Only the lines from the beginning of the listing below through the line with "Sauðlauksdalskirkja er í" belong in the answer; please print them exactly and drop the pictures.
====
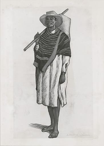 Homme Betsileo, Dessin au crayon de Lucien Lièvre, artiste français, né en 1878.
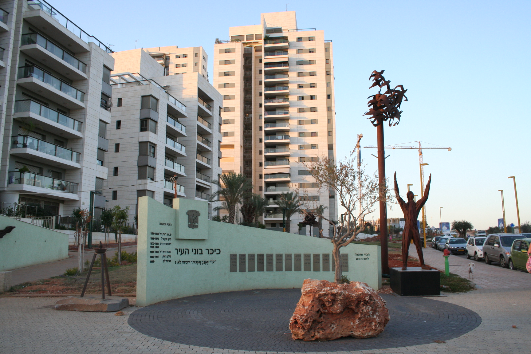 כיכר בוני העיר בכניסה לשכונת גנים החדשה בגני תקווה
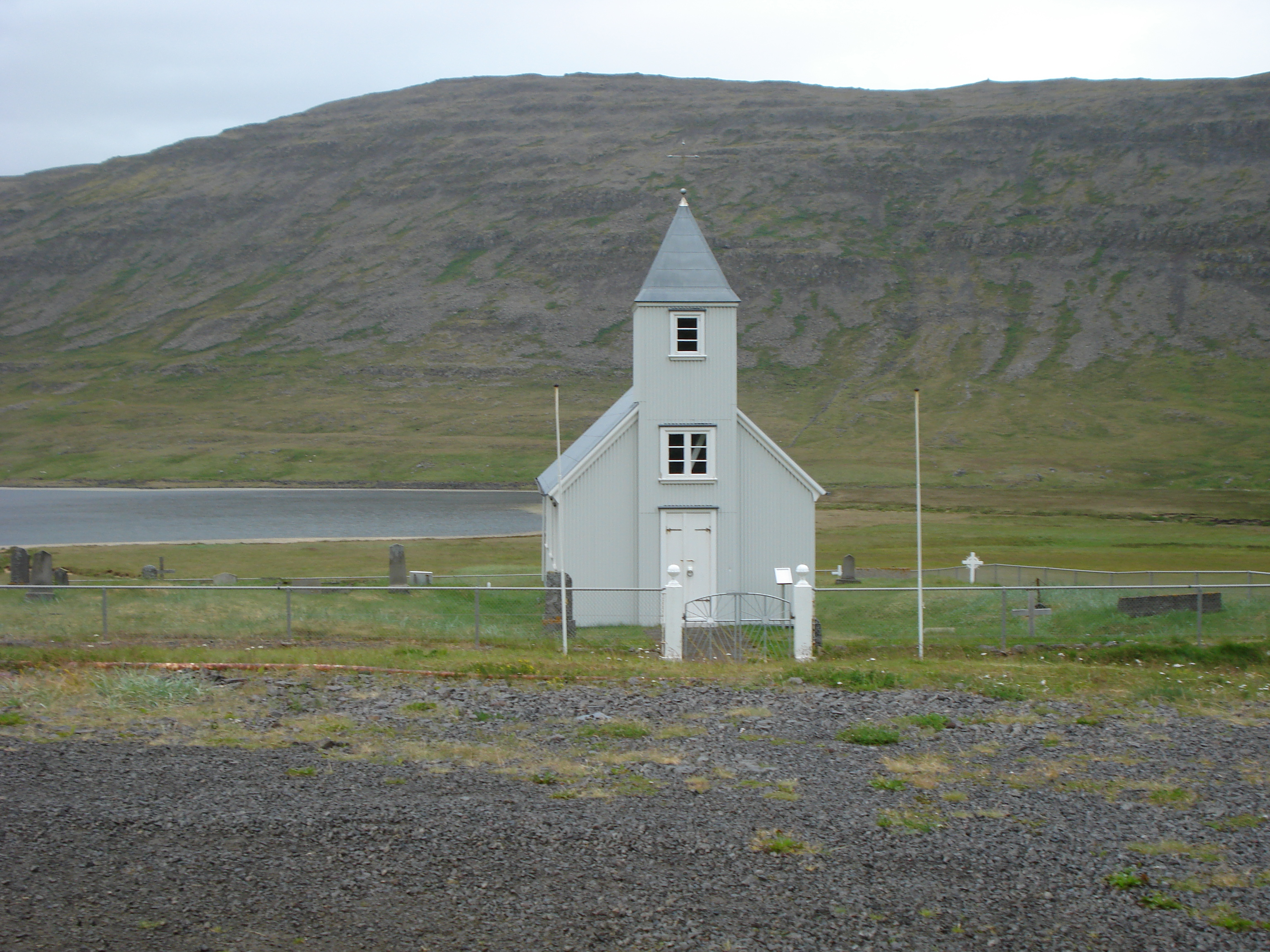 Sauðlauksdalskirkja er í Patreksfjarðarprestakalli í Barðastrandarprófastsdæmi. Sauðlauksdalur er bær, kirkjustaður og prestssetur í stuttu dalverpi við sunnanverðan Patreksfjörð. Kirkja var reist 1863. Turninum var bætt framan á kirkjuna á árunum 1901-02. Church Sauðlauksdalur, Iceland
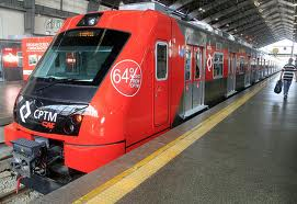 O governador Geraldo Alckmin entregou nesta segunda-feira, 6/02, os quatro primeiros novos trens para a Linha 8-Diamante (Julio Prestes-Itapevi), da CPTM (Companhia Paulista de Trens Metropolitanos). Os quatro trens já passaram pela fase de testes e a partir de agora entram no período de operação assistida, com técnicos monitorando as viagens com passageiros, fora dos horários de pico.
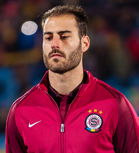 «Ростов» - «Спарта» (16.02.2017)
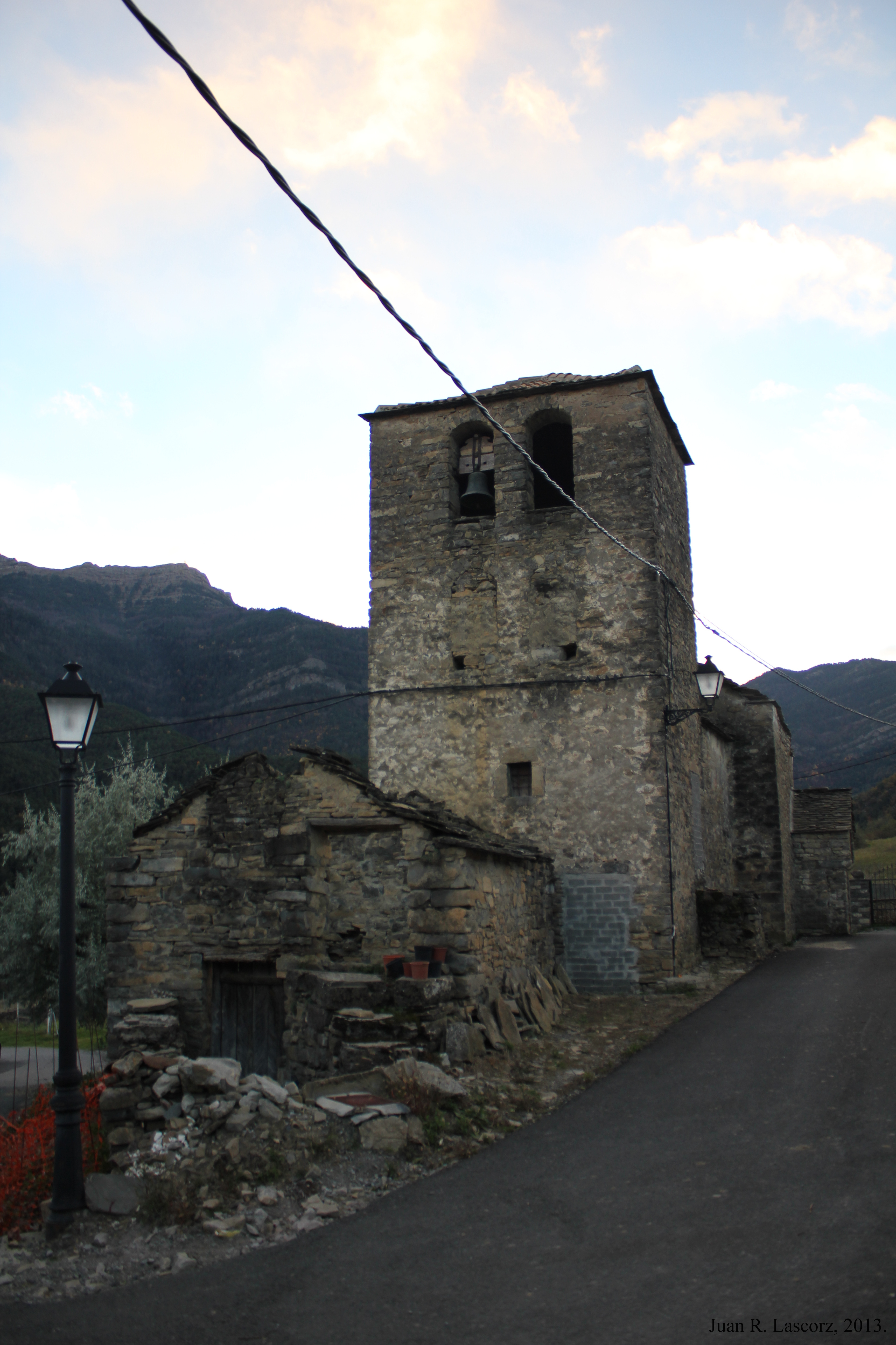 Aragonés: Instantania d'a ilesia parroquial de Lardiés, en Fiscal, Sobrarbe, Uesca. Consagrada a os Santos Reyes. Sieglo XVIII, en 2009 s'espaldó a cubierta.
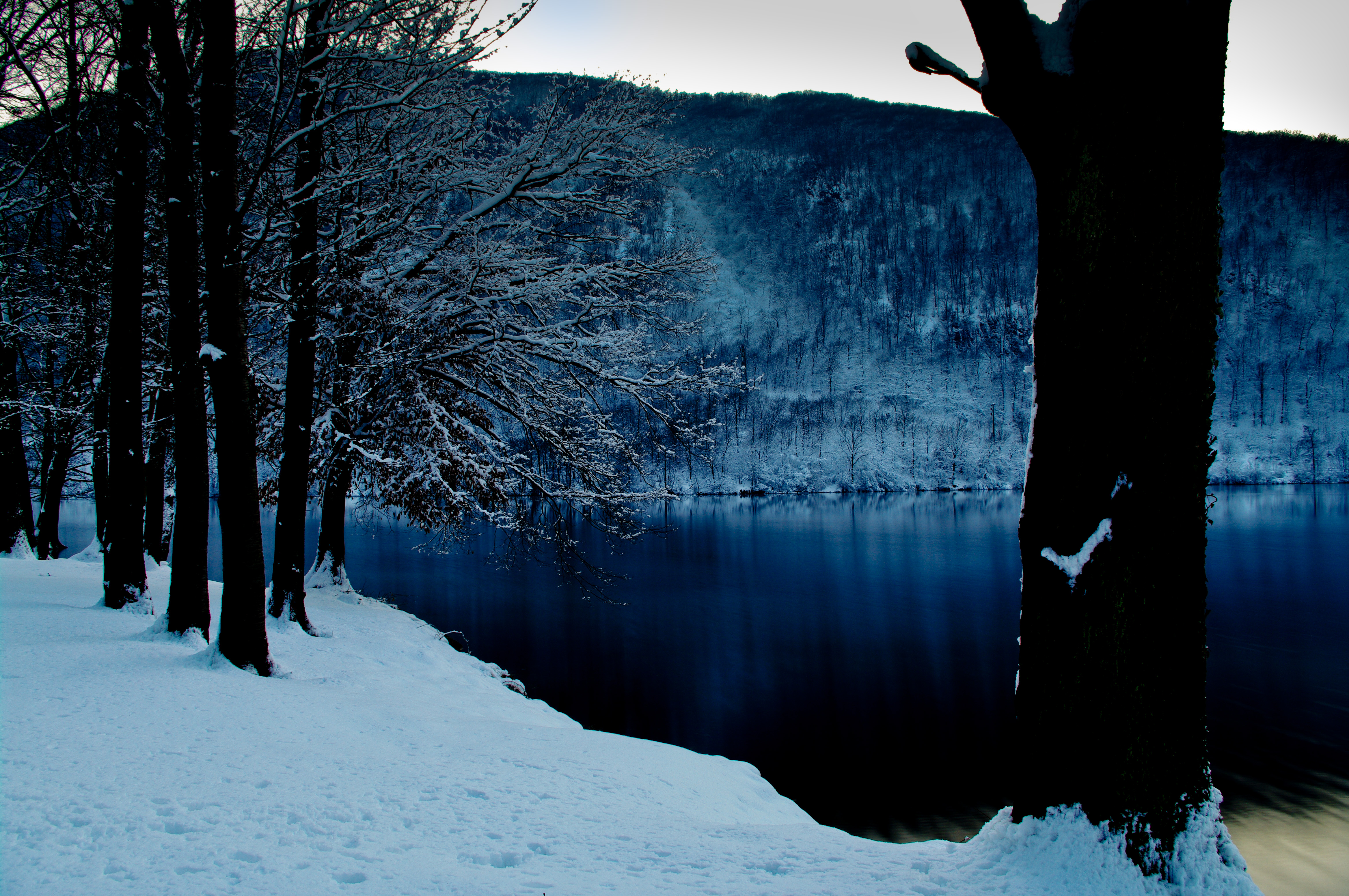 Foto del Lago di Ghirla, provincia di Varese, Italia
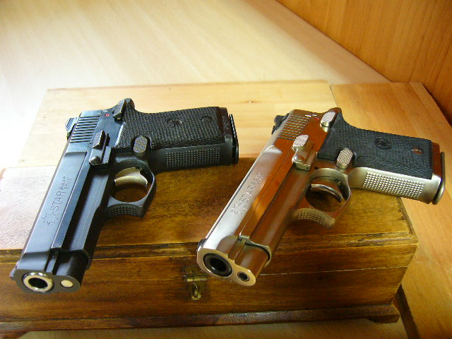 Pistolet FIRESTAR M43 (Star Bonifacio Echeverria S.A.)
====
** Exercise result **
 Homme Betsileo, Dessin au crayon de Lucien Lièvre, artiste français, né en 1878.
 כיכר בוני העיר בכניסה לשכונת גנים החדשה בגני תקווה
 Sauðlauksdalskirkja er í Patreksfjarðarprestakalli í Barðastrandarprófastsdæmi. Sauðlauksdalur er bær, kirkjustaður og prestssetur í stuttu dalverpi við sunnanverðan Patreksfjörð. Kirkja var reist 1863. Turninum var bætt framan á kirkjuna á árunum 1901-02. Church Sauðlauksdalur, Iceland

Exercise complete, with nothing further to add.